# Exploratory Data Analysis for Cab Investment Project, by Vinicius Brun, 2024

## What is the business problem?
    The business problem is to determine the best cab company for investment: pink company vs yellow company. 
    To do that, I research for references about techniques to compare two companies and found Ratio Analysis (Chen, 2023). These are a series of quantitaive indicators used by investor to compare companies. Not all of them can be used with our data, but some of them can:
    - Net Profit Margin = Net Profit ⁄ Total Revenue x 100
    - Operating Margin Ratio = Net Operating Income / Total Revenue 
    [Net Operating Income = Gross Income - Operating Expenses]

    Other ratios that could be calculated with more financial data are: Price-to-Earnings Ratio, Return on Assets Ratio and Return on Equity Ratio. 

    Another important analysis is about the taxi market. Recently ride share apps have become proeminent worldwide, but data indicates that the cab market remains strong (Statista, 2024). Research indicates that these two categories appeal to different customers.
    "Young people may be gravitating towards ride-sourcing because it presents a cost advantage over conventional taxis and is much more convenient in terms of service delivery. However, their use of ride-hailing services does not seem to be significant enough for it to be a threat to conventional taxis since few reported using their apps as their primary mode of transport or with high regularity (less than 2 weeks). Respondents tended to use ride-sourcing services for trips which were more social and were more likely to use them on trips during weekends, further demonstrating its limited use" (Dzisi et al., 2020).

    This indicates that, even though lyft apps have gained stagering proporitons, taxi companies are still relevant for investment. 
    
    In this exercise, we used data from 2016 to 2018, before the COIVD-19 outbreak, so we will not be considering the pandemic in the analysis. 
    
## References:
Chen, J. (2023, March 23). How does ratio analysis make it easier to compare different companies? Investopedia. https://www.investopedia.com/ask/answers/032315/how-does-ratio-analysis-make-it-easier-compare-different-companies.asp
Dzisi, E. K., Ackaah, W., Aprimah, B. A., & Adjei, E. (2020). Understanding demographics of ride-sourcing and the factors that underlie its use among young people. Scientific African, 7, e00288. https://doi.org/10.1016/j.sciaf.2020.e00288
Meng, Chuan & Kaiyrbayeva, Ainur. (2024). FACTORS INFLUENCING THE DECISION TO INVEST. Izdenister natigeler. 566-572. 10.37884/2-2024/55.
Statista. (2024). Taxi - United States | Statista Market Forecast.https://www.statista.com/outlook/mmo/shared-mobility/taxi/united-states#revenue


In [2]:
# Import files

import pandas as pd

cab_data = pd.read_csv("DataSets/Cab_Data.csv")
transaction_data = pd.read_csv("DataSets/Transaction_ID.csv")
customer_data = pd.read_csv("DataSets/Customer_ID.csv")
city_data = pd.read_csv("DataSets/City.csv")

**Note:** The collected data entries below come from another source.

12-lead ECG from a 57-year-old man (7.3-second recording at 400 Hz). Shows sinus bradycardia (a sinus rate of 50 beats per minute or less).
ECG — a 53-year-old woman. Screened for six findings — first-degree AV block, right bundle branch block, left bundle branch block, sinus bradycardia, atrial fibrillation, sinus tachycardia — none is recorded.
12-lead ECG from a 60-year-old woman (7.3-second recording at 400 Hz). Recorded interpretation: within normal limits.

# Field names and data types

### Cab_Data.csv
- Transaction_ID: int
- Date_of_Travel: str (or int if it's an encoded date)
- Company: str
- City: str
- KM Travelled: float
- Price Charged: float
- Cost of Trip: float

### City.csv
- City: str
- Population: int
- Users: int

### Customer_ID.csv
- Customer_ID: int
- Gender: str
- Age: int
- Income (USD/Month): float

### Transaction_ID.csv
- Transaction_ID: int
- Customer_ID: int
- Payment_Mode: str

# Deduplication approach (from Data Intake Report)

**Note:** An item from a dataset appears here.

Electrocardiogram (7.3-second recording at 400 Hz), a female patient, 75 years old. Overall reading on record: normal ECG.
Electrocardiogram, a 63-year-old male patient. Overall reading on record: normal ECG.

o	Identify exact duplicates based on the column Transaction_ID in the file Transaction_ID.csv (unique identifier).
o	Identify exact duplicates based on the column Customer_ID in the file Customer_ID.csv (unique identifier).
o	Identify exact duplicates based on the column Transaction_ID in the file Cab_Data.csv.

In [9]:
# Data Deduplication

# Transaction_ID.csv
# Drop exact duplicates based on Transaction_ID
transaction_data_deduped = transaction_data.drop_duplicates(subset="Transaction ID")
print("Duplicates removed from Transaction_ID.csv:", len(transaction_data) - len(transaction_data_deduped))

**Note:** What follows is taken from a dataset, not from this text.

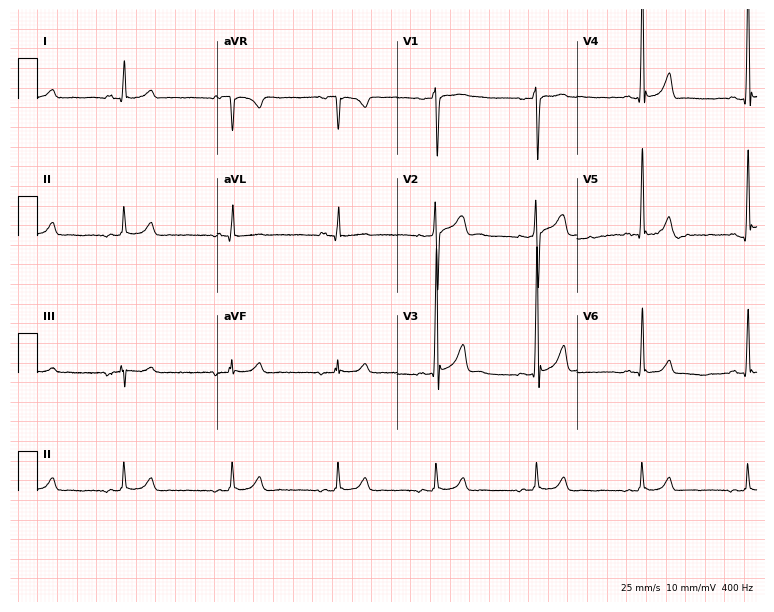
12-lead ECG from a male, 17 years old. No first-degree AV block, right bundle branch block, left bundle branch block, sinus bradycardia, atrial fibrillation or sinus tachycardia recorded for this tracing. Only these six findings were labelled.
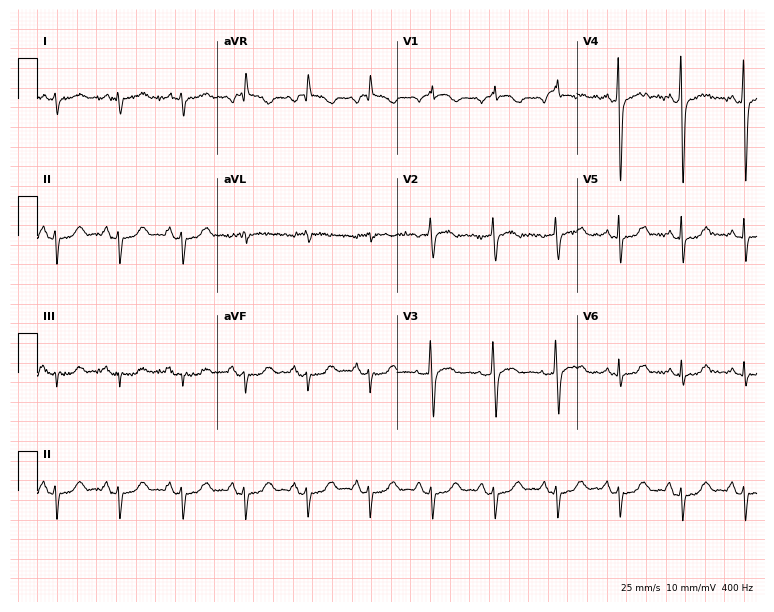
Resting 12-lead electrocardiogram (7.3-second recording at 400 Hz). Patient: a woman, 65 years old. None of these six findings is recorded: first-degree AV block, right bundle branch block (RBBB), left bundle branch block (LBBB), sinus bradycardia, atrial fibrillation (AF), sinus tachycardia. Only these six findings were labelled.

# 2. Deduplicate Customer_ID.csv
# Drop exact duplicates based on Customer_ID
customer_data_deduped = customer_data.drop_duplicates(subset="Customer ID")
print("Duplicates removed from Customer_ID.csv:", len(customer_data) - len(customer_data_deduped))

# 3. Deduplicate Cab_Data.csv
# Drop duplicates based on columns that define a unique trip
cab_data_deduped = cab_data.drop_duplicates(subset="Transaction ID")
print("Duplicates removed from Cab_Data.csv:", len(cab_data) - len(cab_data_deduped))

Duplicates removed from Transaction_ID.csv: 0
Duplicates removed from Customer_ID.csv: 0
Duplicates removed from Cab_Data.csv: 0


# Data validation approach (from Data Intake Report)

o	Join Cab_Data.csv with Transaction_ID.csv on Transaction_ID to ensure that each trip in Cab_Data.csv has a corresponding transaction in Transactoin_ID.csv. 
o	Join Transaction_ID.csv with Customer_ID.csv on Customer_ID to ensure that transaction in Transactoin_ID.csv has a corresponding customer in Customer_ID.csv


In [14]:
# Data Validation

# Validate that each trip in Cab_Data.csv has a corresponding transaction in Transaction_ID.csv

# Merge Cab_Data.csv with Transaction_ID.csv on Transaction_ID
cab_transaction_merged = cab_data_deduped.merge(transaction_data_deduped, on="Transaction ID", how="left", indicator=True)

# Check for any trips in Cab_Data.csv without a matching transaction
missing_transactions = cab_transaction_merged[cab_transaction_merged["_merge"] == "left_only"]
print("Trips in Cab_Data.csv without corresponding transaction in Transaction_ID.csv:", len(missing_transactions))

# Remove the _merge column
cab_transaction_merged = cab_transaction_merged.drop(columns="_merge")

# Display any missing transactions
if not missing_transactions.empty:
    print("Trips missing in Transaction_ID.csv:")
    print(missing_transactions)

# Step 2: Validate that each transaction in Transaction_ID.csv has a corresponding customer in Customer_ID.csv

# Merge Transaction_ID.csv with Customer_ID.csv on Customer_ID
transaction_customer_merged = transaction_data_deduped.merge(customer_data_deduped, on="Customer ID", how="left", indicator=True)

# Check for any transactions without a matching customer
missing_customers = transaction_customer_merged[transaction_customer_merged["_merge"] == "left_only"]
print("Transactions in Transaction_ID.csv without corresponding customer in Customer_ID.csv:", len(missing_customers))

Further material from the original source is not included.